As we approach the feast of the Epiphany, here's a reassuring statement from the Archbishop of Galveston-Houston*:

While there are reasons for doubting the literal historicity of the Magi in the Christmas story, it is difficult to support with evidence that there were no Magi who visited the Child. 

In short, you can't prove that the Gospel narrative about the three kings is a fairy tale.

(*- About 10 days after he released this statement, then-Bishop Fiorenza was raised by the Holy See to the rank of Archbishop.)

Sound Off! supporters weigh in.

All comments are moderated. To lighten our editing burden, only current donors are allowed to Sound Off. If you are a donor, log in to see the comment form; otherwise please support our work, and Sound Off!

Show 4 Comments? (Hidden)Hide Comments
  • Posted by: - Dec. 30, 2004 6:34 PM ET USA

    It's funny, the Church is so "into" ecumenism these days, but when our hierarchy makes statements like this, they actually confirm in their anti-catholic beliefs the sorts of folks who actually care enough about truth to be willing to convert to where the truth is to be found. But they hear from an Archbishop that the Catholic Church "believes" that the Bible is just a bunch of nice stories or that there is no rational basis for belief, so they continue to believe that we're not even Christians.

  • Posted by: shrink - Dec. 30, 2004 5:37 PM ET USA

    In other words, the bishop reminds us of the logical truism which is, that you can't prove that something didn't exist.
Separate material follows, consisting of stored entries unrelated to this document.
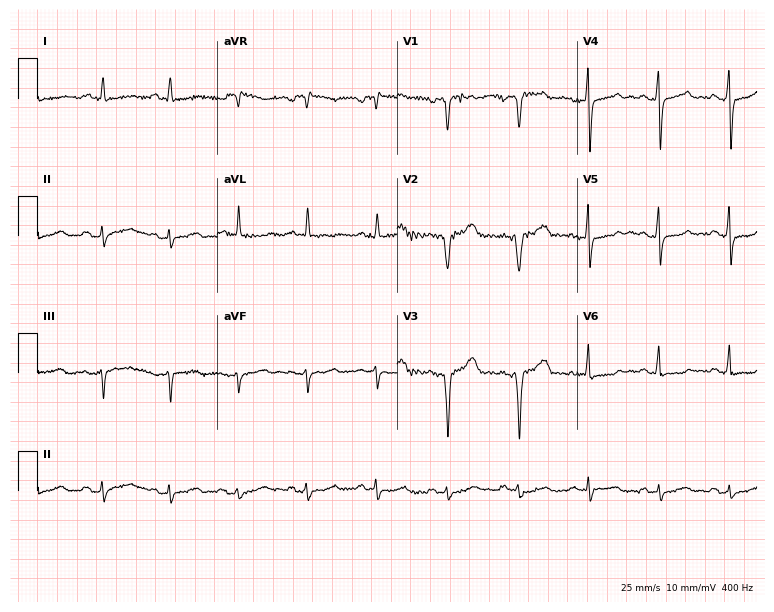
Standard 12-lead ECG recorded from a 62-year-old woman. None of these six findings is recorded: first-degree AV block, right bundle branch block, left bundle branch block, sinus bradycardia, atrial fibrillation, sinus tachycardia.
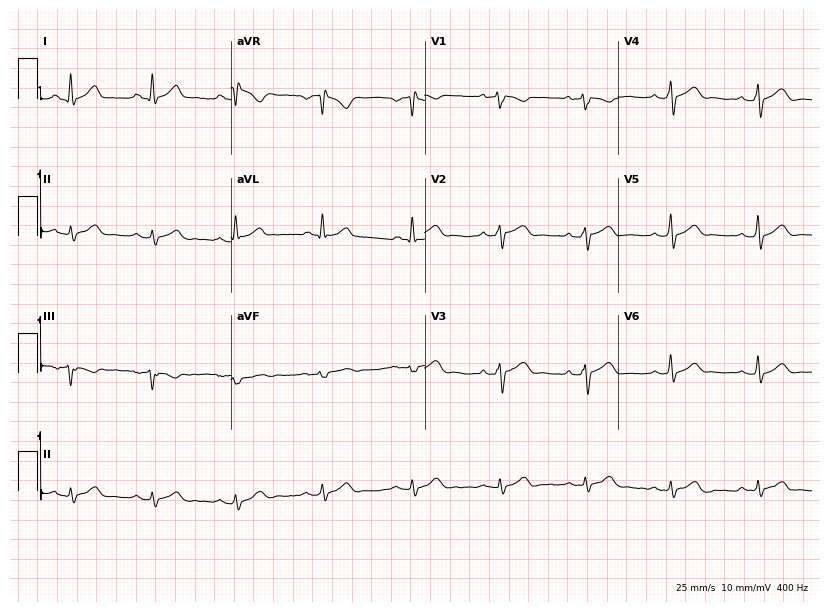
12-lead ECG from a 41-year-old male patient. Screened for six findings — first-degree AV block, right bundle branch block, left bundle branch block, sinus bradycardia, atrial fibrillation, sinus tachycardia — none is recorded.
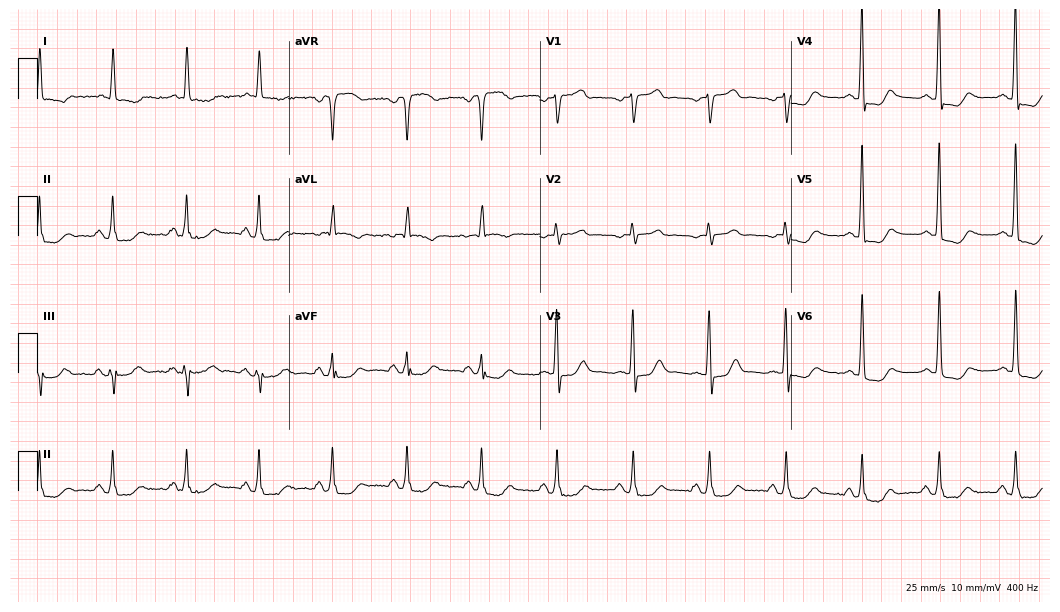
ECG — a woman, 63 years old. Labelled as a normal ECG.

OK so far, and so what? The real question is, can one prove that the Gospels recount events that actually did exist. The bishop is silent on this matter.

  • Posted by: - Dec. 30, 2004 11:48 AM ET USA

    "Holy Mother Church has firmly and with absolute constancy held, and continues to hold, that the four Gospels just named, WHOSE HISTORICAL CHARACTER THE CHURCH UNHESITATINGLY ASSERTS, faithfully hand on what Jesus Christ, while living among men, really did and taught for their eternal salvation until the day He was taken up into heaven." Dei Verbum, #19

  • Posted by: - Dec. 30, 2004 10:31 AM ET USA

    Whether or not Cardinal McCarrick (mentioned below) and Bishop Firenza went to the same seminary, they certainly went to the same school. Couldn't the Pope have found Catholics to put in these positions? Are there so few men to choose from that we have to accept these two?